In [9]:
import pathlib
import sklearn.metrics
import sklearn.linear_model

import numpy as np
import pandas as pd
import matplotlib.pyplot as plt

import linear_regression as lr

# 1. Linear Regression

From school you know functions of the form $y = f(x)$ and in particular linear functions $y = mx + b$. Both $x \in \mathbb{R}$ and $y \in \mathbb{R}$ are variables, whereas $m$ and $b$ are parameters. In our first task, we study how to *learn* a dataset with a linear machine learning (ML) model.

## 1.1 Load and Visualize the Dataset
Let's load and plot our dataset first!

In [None]:
# Load the dataset
X, y = lr.load_data()
print(X, y)

# Plot the dataset
lr.scatter_data(X, y)

Our dataset is a list of $N=200$ data points $(x^{(i)}, y^{(i)})$ with $i=1,2,\dots,N$. The dataset seems to be somewhat **linear but noisy**. We can express our belief with the following formula:
$$ y^{(i)} = f(x^{(i)}) + \varepsilon = m x^{(i)} + b + \varepsilon,$$
with $\varepsilon$ as random noise and $(m, b)$ as unknown parameters.

### Q1.1
1. How large is the dataset?
2. What is $x^{(i)}$? What is $y^{(i)}$?
3. How many features does each data point have? 

## 1.2 Fitting Parameters Manually
We think our data can be **approximated** with a linear function, but the problem is we do not know the parameters $m$ and $b$.
Let's begin with a simple approach: we use a **linear model** $\hat{f}$ of the form
$$ \hat{y}^{(i)} = \hat{f}(x^{(i)}) = \theta_0 + \theta_1 x^{(i)}$$
and just guess the model parameters $\theta = (\theta_0, \theta_1)$.
The variable $\hat{y}^{(i)}$ is called the **estimated outcome**.
We want it to be close to the **actual outcome** $y^{(i)}$.

In [None]:
# Choose your model parameters
theta_0 = 
theta_1 = 

# The linear regression model
def linear_regression_model(x):
    return theta_0 +  theta_1 * x

# Plot the dataset and your model fit
lr.plot_prediction(X, y, linear_regression_model)

### Q1.2
1. What are the parameters of our model?
2. What is $\hat{y}^{(i)}$?
3. Can our dataset be modeled with a linear function $f(x)$ **exactly**? What would that mean in terms of $\hat{y}^{(i)}$ and $y^{(i)}$?
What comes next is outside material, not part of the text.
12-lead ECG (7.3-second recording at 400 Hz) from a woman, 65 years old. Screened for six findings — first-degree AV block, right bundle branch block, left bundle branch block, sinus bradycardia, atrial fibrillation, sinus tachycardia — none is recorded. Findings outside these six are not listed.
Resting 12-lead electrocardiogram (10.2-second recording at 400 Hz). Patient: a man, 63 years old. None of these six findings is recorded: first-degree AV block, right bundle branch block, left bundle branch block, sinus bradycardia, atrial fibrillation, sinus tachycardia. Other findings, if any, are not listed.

## 1.3 How Good is our Fit?
We found some model parameters using the great **trial and error** problem-solving method by fitting the model to our data **visually**. However, instead of relying on our eyes, let's try to **measure** how well our model fits our data. In ML we use **error metrics** to quantify prediction performance of a model. The prediction error is given by
$$e^{(i)} = y^{(i)} - \hat{y}^{(i)}.$$
Let's plot our prediction error for a few data points!

In [None]:
lr.plot_prediction_error(X, y, linear_regression_model)

Our error metric is based on the prediction error.
It is called **Mean Absolute Error (MAE)**:
$$ \text{MAE}(y, \hat{y}) = \frac{1}{N} \sum_{i=1}^{N} |e^{(i)}| = \frac{1}{N} \sum_{i=1}^{N} |y^{(i)} - \hat{y}^{(i)}|$$

In [None]:
# Let's predict with our own model
y_pred = linear_regression_model(X)
mae_own = sklearn.metrics.mean_absolute_error(y, y_pred)
print(f"Our MAE is {mae_own}")

## 1.4 Automatically Fitting Parameters with ML
To predict linear functions we can use a ML model called Linear Regression (LR).
Let's see which parameters $\theta$ are found by the LR model and the MAE it achieves on our dataset.

In [None]:
# Fit a linear regression (LR) model
reg = sklearn.linear_model.LinearRegression()
reg.fit(X, y)

# Print the learned parameters
print(f"The learned parameters are theta={[reg.intercept_, *reg.coef_]}")
y_pred = reg.predict(X)
lr.plot_prediction(X, y, reg)

# Print the MAE of the LR model
mae_lr = sklearn.metrics.mean_absolute_error(y, y_pred)
print(f"The MAE of the LR model is {mae_lr}")

### Q1.4
1. Explain what the MAE measures.
2. What do we *learn* when we train our model?
3. Is your model similar to the LR model?